I’m talking about people who just answer the phone and book or explain they can’t book appointments.
It makes people irrationally angry that they can’t get through to a living soul.
If reception apparently earn minimum wage then surely they can manage that

Do you spend 2 hours repeat pressing redial to try and get through to ANYONE

Bagamoyo1 · 21/05/2021 00:21

@Dunlin

Christ. A video full of people (mostly women) recounting the abuse they routinely receive while doing their poorly paid jobs and every second post on this thread is yeah, but...

Shame on all of you.

Primary care is utterly broken because demand spectacularly outstrips supply. Thread after thread after thread on mumsnet GP bashing and people still don’t realise that things are shit because there are simply not enough primary care appointments to meet the escalating demand. The system is fucked and the people responsible for that work in the Houses of Parliament, not your local surgery. The people working in primary care are madly bailing out a rapidly sinking ship, and they’re getting abuse because their not bailing hard enough, and the quality of their bailing isn’t good enough. Anyone on this thread criticising the service who don't have first hand experience of working in it have zero clue how hard surgeries are working right now. Zero clue.

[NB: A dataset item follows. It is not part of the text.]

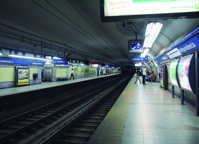 Andén de la estación independencia de la línea C del Subterráneos de Buenos Aires

My husband started at his practice at 8am today. He’s still there now. He’s probably got a year or so left in him working at this pace before he jacks it in. He’s 46.
To be honest threads like this make me wish primary care would hurry up and break, then it can be privatised and I’ll get a husband back who isn’t at work all the live long fucking day, comes home exhausted, lies awake at night worrying about what terrible mistake he might have made because he’s seeing so many patients at break neck speed, and then spends all weekend worrying and feeling sick about Monday coming round again.
We might get an increase in his salary too if it all goes private, which would be splendid seeing as it hasn’t happened for over 10 years in this house.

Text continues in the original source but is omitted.